Work item —
The material below is to be copied exactly from the line with "delle famiglie |" up to and including the line with "11591.795 | 2781.204 |", with nothing else kept and no pictures.

Data under study —
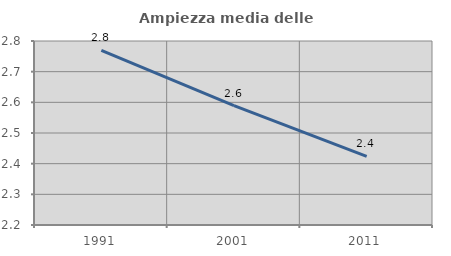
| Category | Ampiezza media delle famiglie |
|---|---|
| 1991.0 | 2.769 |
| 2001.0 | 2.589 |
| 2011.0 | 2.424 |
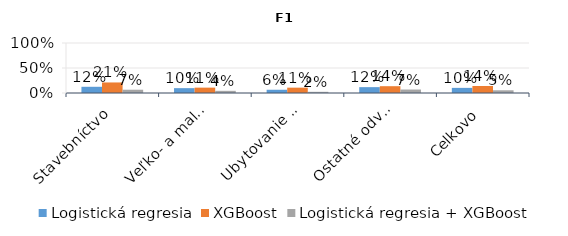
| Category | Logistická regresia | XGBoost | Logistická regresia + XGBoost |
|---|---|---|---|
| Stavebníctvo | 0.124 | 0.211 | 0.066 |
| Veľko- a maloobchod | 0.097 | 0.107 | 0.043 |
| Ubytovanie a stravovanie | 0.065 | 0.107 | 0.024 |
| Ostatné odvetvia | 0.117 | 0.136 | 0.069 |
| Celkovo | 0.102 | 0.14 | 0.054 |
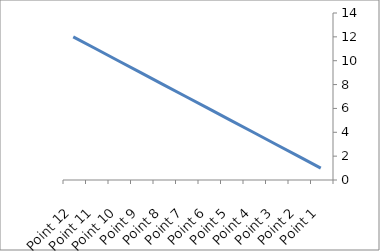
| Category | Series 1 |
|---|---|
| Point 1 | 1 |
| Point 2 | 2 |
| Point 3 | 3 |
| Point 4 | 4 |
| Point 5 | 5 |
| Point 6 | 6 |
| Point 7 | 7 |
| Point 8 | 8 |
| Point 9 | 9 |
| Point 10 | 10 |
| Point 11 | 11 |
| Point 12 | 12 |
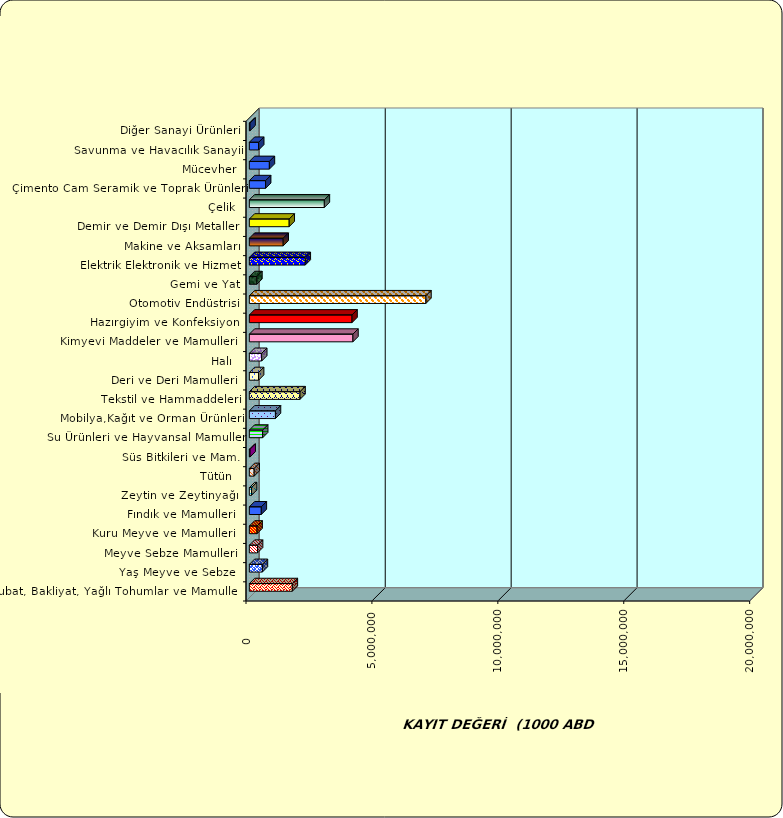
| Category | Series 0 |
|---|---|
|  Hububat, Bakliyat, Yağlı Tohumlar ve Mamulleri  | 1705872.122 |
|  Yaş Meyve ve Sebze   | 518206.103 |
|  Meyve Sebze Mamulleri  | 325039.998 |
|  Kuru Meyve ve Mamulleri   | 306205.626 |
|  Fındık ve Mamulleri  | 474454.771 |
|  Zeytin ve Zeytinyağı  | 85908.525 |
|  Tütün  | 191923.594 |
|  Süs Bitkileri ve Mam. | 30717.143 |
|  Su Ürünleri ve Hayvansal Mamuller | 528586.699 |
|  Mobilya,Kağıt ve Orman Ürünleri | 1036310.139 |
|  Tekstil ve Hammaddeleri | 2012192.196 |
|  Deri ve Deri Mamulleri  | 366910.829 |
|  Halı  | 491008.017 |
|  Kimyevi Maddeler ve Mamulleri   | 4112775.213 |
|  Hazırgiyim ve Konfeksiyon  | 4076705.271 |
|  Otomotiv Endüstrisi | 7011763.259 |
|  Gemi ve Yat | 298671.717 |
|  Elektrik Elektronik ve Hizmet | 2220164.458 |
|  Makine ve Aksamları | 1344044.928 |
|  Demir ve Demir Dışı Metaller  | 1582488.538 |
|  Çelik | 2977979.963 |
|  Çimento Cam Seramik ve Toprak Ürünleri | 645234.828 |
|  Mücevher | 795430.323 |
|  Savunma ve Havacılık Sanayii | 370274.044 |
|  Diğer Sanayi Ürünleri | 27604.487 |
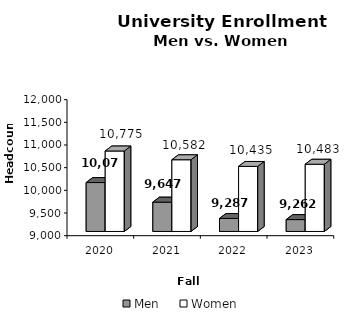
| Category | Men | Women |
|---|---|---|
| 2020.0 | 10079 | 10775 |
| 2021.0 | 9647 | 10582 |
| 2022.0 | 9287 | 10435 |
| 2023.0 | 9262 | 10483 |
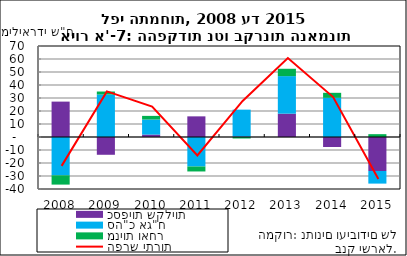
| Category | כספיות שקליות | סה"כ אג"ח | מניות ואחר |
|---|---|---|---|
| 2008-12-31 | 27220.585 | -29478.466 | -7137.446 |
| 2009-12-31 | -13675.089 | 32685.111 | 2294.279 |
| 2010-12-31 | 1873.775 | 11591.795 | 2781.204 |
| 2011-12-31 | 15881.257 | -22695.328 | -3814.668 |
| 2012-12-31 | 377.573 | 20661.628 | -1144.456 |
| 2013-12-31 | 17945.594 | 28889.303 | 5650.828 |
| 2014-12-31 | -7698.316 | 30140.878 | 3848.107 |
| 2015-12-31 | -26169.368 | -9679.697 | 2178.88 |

==

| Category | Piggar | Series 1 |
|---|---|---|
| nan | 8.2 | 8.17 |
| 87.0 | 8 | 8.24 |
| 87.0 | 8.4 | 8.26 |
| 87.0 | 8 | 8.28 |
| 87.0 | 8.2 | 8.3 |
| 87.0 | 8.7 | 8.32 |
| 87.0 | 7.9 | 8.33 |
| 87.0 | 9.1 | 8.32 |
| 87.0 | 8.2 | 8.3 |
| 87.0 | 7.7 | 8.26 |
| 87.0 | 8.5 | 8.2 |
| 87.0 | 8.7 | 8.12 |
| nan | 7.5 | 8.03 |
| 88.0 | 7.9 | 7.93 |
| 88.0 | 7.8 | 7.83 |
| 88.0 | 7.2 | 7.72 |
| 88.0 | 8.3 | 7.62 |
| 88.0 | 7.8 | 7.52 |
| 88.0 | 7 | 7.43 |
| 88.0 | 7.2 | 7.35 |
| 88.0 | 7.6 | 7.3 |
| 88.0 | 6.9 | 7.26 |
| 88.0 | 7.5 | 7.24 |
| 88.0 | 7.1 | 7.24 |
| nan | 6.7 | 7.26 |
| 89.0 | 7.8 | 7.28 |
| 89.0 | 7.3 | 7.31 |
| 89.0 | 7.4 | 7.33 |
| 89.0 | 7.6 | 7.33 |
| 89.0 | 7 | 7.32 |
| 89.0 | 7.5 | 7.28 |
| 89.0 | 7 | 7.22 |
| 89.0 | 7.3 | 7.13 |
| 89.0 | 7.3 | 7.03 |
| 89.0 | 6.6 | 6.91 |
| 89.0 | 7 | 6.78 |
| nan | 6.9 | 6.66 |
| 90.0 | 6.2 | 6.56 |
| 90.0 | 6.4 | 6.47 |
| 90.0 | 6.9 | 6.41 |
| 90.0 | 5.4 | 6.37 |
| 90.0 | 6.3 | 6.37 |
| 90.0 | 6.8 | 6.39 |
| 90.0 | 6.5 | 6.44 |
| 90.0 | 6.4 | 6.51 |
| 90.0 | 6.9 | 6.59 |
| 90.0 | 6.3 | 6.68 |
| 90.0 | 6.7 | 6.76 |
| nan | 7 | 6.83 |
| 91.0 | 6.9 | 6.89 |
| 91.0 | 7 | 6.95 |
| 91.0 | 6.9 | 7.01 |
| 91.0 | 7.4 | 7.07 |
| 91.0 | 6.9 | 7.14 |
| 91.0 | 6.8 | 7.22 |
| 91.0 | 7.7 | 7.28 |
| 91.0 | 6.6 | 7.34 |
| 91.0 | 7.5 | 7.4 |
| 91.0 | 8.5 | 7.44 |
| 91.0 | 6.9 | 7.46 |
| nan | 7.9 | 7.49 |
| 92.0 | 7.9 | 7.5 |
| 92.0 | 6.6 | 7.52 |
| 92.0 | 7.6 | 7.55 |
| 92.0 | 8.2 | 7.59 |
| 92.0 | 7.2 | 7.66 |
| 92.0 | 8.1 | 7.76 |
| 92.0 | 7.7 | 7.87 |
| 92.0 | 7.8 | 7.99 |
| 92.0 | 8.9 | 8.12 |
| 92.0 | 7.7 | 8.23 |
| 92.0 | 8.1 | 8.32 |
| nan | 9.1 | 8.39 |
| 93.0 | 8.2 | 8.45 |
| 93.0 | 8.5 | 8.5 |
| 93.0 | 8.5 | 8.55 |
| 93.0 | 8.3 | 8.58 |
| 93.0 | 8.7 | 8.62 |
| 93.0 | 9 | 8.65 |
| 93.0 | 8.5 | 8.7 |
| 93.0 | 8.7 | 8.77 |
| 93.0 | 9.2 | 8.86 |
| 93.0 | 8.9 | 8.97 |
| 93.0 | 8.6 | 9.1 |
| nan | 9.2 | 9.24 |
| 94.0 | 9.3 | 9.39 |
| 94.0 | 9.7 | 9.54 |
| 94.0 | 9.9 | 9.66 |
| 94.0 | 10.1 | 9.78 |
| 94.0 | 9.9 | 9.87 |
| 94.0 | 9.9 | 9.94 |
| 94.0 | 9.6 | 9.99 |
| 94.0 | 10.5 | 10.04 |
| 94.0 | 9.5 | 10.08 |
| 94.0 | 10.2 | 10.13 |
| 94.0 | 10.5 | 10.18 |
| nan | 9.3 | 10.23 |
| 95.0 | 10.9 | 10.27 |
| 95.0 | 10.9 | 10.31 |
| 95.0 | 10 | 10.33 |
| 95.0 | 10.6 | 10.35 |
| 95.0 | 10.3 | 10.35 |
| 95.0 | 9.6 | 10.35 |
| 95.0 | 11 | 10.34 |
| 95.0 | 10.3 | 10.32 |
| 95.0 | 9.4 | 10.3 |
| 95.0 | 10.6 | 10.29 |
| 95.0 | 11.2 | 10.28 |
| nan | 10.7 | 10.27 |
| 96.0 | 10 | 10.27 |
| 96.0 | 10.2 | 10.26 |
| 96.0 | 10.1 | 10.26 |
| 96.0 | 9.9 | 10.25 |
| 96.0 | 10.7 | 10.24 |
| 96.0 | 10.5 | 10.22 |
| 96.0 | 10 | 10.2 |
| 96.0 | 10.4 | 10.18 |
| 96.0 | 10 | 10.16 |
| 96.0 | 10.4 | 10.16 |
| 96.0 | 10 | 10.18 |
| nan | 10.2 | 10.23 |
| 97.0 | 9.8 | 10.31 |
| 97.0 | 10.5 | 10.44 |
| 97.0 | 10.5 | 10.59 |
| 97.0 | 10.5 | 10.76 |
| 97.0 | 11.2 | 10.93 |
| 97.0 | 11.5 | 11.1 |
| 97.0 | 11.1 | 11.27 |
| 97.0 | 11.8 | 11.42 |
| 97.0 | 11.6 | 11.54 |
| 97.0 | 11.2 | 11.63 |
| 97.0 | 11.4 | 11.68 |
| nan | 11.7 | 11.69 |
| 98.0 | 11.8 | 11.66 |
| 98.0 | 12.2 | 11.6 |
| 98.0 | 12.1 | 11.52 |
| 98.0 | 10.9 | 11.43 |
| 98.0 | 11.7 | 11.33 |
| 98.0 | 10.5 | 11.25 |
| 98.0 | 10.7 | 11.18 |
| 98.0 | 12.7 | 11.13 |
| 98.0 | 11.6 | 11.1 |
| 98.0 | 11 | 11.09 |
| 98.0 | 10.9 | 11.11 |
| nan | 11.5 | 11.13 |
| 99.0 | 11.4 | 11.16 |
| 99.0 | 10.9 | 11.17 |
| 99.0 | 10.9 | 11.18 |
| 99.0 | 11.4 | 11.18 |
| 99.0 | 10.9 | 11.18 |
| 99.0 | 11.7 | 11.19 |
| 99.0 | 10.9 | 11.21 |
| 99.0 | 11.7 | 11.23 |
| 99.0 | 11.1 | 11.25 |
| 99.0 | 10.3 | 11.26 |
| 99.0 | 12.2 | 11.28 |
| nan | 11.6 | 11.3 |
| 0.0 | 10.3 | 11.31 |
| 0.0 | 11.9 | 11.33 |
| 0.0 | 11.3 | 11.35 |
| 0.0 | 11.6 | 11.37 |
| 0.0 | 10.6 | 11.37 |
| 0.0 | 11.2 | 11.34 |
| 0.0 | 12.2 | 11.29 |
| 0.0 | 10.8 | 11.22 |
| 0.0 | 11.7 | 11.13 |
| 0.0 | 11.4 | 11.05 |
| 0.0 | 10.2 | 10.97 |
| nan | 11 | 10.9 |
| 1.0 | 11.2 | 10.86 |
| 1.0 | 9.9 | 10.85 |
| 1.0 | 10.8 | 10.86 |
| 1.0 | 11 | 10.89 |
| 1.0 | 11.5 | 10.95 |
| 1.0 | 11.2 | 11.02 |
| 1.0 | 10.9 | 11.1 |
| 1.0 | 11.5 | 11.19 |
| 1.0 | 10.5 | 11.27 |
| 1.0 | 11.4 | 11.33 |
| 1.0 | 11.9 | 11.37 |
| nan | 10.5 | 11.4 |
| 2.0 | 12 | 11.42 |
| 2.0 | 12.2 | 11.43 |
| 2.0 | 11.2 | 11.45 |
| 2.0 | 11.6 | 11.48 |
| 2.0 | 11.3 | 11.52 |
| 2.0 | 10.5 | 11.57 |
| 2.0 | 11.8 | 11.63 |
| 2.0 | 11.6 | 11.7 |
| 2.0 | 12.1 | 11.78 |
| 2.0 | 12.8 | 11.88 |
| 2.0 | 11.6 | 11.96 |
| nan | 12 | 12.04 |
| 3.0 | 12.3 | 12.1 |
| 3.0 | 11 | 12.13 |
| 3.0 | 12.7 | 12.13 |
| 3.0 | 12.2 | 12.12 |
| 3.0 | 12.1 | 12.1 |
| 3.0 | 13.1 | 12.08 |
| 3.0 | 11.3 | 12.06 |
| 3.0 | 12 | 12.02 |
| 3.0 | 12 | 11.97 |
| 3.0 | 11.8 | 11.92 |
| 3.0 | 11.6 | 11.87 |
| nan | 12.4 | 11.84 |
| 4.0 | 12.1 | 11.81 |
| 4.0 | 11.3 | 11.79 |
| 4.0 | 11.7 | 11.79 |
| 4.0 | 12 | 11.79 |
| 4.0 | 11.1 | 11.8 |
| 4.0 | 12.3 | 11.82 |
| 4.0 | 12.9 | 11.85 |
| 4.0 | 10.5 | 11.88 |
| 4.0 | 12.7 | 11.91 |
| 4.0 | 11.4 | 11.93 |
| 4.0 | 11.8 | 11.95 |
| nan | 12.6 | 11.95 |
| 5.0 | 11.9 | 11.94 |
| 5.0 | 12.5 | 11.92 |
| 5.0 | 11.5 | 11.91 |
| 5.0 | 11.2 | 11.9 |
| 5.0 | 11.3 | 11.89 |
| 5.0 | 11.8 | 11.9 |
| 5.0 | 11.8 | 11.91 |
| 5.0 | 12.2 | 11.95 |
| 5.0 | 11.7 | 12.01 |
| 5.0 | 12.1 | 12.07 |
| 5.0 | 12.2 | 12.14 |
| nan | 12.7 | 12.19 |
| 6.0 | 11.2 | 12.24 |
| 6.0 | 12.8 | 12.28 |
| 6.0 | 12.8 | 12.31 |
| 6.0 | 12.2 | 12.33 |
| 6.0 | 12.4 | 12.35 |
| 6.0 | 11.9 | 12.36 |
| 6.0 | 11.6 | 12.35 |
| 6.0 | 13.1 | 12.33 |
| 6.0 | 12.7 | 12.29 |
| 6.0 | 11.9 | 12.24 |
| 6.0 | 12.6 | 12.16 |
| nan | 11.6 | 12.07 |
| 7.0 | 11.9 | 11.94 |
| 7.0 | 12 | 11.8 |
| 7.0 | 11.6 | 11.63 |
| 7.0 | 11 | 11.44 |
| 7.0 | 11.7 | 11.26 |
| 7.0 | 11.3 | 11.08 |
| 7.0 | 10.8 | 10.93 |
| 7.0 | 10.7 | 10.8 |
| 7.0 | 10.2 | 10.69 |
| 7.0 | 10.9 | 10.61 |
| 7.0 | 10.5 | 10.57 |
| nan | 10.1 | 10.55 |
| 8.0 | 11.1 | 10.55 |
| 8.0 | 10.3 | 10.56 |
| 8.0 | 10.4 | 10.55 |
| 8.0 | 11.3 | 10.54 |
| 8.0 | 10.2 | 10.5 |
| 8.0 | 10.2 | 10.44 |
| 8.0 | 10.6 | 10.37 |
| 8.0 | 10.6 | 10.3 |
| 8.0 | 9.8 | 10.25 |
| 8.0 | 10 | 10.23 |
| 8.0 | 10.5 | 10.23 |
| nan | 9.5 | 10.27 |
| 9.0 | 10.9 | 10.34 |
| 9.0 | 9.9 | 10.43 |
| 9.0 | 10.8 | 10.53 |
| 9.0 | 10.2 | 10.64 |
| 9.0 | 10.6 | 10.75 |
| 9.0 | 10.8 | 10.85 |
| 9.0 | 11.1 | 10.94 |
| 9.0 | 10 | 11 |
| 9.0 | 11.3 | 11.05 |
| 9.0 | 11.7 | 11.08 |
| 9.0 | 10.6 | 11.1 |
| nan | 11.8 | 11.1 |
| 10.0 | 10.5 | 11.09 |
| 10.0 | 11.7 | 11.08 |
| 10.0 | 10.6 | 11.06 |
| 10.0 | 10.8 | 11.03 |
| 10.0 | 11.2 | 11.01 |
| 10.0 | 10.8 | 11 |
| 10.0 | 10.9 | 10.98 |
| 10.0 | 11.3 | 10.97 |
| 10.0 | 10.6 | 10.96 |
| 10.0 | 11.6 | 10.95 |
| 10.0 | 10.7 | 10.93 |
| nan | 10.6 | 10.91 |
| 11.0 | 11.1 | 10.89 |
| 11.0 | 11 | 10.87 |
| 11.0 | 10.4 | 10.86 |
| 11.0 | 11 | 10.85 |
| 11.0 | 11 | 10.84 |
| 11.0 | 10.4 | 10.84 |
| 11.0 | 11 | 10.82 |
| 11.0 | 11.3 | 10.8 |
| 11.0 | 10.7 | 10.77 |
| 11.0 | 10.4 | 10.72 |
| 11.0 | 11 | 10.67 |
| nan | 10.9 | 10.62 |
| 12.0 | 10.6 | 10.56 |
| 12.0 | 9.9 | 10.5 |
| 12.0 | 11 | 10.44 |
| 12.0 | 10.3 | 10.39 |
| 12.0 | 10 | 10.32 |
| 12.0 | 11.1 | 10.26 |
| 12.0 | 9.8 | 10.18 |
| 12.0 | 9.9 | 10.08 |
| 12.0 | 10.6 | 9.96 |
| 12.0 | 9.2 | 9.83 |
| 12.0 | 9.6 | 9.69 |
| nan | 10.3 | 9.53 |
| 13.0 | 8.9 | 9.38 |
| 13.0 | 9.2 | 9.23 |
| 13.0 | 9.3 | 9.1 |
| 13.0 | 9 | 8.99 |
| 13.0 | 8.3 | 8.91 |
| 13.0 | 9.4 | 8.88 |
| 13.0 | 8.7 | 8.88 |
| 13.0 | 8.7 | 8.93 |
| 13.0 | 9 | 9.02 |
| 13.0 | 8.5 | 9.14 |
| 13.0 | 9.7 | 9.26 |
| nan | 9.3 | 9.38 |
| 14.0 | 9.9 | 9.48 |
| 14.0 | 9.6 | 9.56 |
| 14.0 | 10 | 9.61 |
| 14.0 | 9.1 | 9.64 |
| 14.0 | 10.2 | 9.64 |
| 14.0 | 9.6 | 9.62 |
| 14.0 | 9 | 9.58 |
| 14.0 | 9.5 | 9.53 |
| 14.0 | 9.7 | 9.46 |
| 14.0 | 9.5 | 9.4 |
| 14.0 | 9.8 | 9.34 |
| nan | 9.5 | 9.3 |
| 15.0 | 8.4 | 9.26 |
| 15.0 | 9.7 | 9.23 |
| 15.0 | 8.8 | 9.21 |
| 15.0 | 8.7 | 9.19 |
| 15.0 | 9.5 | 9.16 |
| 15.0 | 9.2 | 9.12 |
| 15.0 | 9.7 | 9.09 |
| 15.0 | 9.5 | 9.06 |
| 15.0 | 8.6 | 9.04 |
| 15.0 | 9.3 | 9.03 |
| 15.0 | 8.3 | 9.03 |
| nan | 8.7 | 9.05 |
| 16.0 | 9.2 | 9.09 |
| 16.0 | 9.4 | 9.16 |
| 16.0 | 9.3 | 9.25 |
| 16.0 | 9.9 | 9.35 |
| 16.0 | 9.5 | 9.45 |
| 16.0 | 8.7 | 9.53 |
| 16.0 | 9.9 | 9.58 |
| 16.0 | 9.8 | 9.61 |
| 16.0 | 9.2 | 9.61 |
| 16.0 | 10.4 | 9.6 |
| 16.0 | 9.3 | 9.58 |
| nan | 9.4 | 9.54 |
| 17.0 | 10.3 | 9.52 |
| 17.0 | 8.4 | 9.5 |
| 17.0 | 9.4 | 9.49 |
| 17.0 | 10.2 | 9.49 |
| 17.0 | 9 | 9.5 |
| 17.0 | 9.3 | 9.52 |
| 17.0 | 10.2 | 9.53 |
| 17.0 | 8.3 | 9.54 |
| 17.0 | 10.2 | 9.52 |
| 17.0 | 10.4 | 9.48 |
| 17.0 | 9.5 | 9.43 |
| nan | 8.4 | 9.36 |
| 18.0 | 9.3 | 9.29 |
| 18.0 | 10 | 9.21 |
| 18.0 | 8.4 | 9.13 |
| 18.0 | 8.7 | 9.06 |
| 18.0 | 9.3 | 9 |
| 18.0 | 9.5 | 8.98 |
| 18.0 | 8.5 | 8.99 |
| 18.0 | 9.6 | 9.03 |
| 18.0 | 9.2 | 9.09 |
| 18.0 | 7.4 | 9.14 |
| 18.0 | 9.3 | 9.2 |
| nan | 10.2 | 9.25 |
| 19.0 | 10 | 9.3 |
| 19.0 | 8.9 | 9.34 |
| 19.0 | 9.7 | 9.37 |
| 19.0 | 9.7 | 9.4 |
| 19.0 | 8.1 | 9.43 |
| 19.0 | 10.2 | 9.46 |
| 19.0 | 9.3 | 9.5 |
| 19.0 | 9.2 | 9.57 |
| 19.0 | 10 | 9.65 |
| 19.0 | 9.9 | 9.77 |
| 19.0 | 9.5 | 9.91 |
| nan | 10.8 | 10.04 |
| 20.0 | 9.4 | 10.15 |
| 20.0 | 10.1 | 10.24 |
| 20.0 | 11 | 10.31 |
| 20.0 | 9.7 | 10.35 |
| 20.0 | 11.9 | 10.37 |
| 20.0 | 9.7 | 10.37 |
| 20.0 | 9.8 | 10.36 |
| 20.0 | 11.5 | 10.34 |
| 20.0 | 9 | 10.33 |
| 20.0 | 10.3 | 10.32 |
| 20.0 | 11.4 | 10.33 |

The completed task —
| Category | Ampiezza media delle famiglie |
|---|---|
| 1991.0 | 2.769 |
| 2001.0 | 2.589 |
| 2011.0 | 2.424 |
| Category | Logistická regresia | XGBoost | Logistická regresia + XGBoost |
|---|---|---|---|
| Stavebníctvo | 0.124 | 0.211 | 0.066 |
| Veľko- a maloobchod | 0.097 | 0.107 | 0.043 |
| Ubytovanie a stravovanie | 0.065 | 0.107 | 0.024 |
| Ostatné odvetvia | 0.117 | 0.136 | 0.069 |
| Celkovo | 0.102 | 0.14 | 0.054 |
| Category | Series 1 |
|---|---|
| Point 1 | 1 |
| Point 2 | 2 |
| Point 3 | 3 |
| Point 4 | 4 |
| Point 5 | 5 |
| Point 6 | 6 |
| Point 7 | 7 |
| Point 8 | 8 |
| Point 9 | 9 |
| Point 10 | 10 |
| Point 11 | 11 |
| Point 12 | 12 |
| Category | Series 0 |
|---|---|
|  Hububat, Bakliyat, Yağlı Tohumlar ve Mamulleri  | 1705872.122 |
|  Yaş Meyve ve Sebze   | 518206.103 |
|  Meyve Sebze Mamulleri  | 325039.998 |
|  Kuru Meyve ve Mamulleri   | 306205.626 |
|  Fındık ve Mamulleri  | 474454.771 |
|  Zeytin ve Zeytinyağı  | 85908.525 |
|  Tütün  | 191923.594 |
|  Süs Bitkileri ve Mam. | 30717.143 |
|  Su Ürünleri ve Hayvansal Mamuller | 528586.699 |
|  Mobilya,Kağıt ve Orman Ürünleri | 1036310.139 |
|  Tekstil ve Hammaddeleri | 2012192.196 |
|  Deri ve Deri Mamulleri  | 366910.829 |
|  Halı  | 491008.017 |
|  Kimyevi Maddeler ve Mamulleri   | 4112775.213 |
|  Hazırgiyim ve Konfeksiyon  | 4076705.271 |
|  Otomotiv Endüstrisi | 7011763.259 |
|  Gemi ve Yat | 298671.717 |
|  Elektrik Elektronik ve Hizmet | 2220164.458 |
|  Makine ve Aksamları | 1344044.928 |
|  Demir ve Demir Dışı Metaller  | 1582488.538 |
|  Çelik | 2977979.963 |
|  Çimento Cam Seramik ve Toprak Ürünleri | 645234.828 |
|  Mücevher | 795430.323 |
|  Savunma ve Havacılık Sanayii | 370274.044 |
|  Diğer Sanayi Ürünleri | 27604.487 |
| Category | Men | Women |
|---|---|---|
| 2020.0 | 10079 | 10775 |
| 2021.0 | 9647 | 10582 |
| 2022.0 | 9287 | 10435 |
| 2023.0 | 9262 | 10483 |
| Category | כספיות שקליות | סה"כ אג"ח | מניות ואחר |
|---|---|---|---|
| 2008-12-31 | 27220.585 | -29478.466 | -7137.446 |
| 2009-12-31 | -13675.089 | 32685.111 | 2294.279 |
| 2010-12-31 | 1873.775 | 11591.795 | 2781.204 |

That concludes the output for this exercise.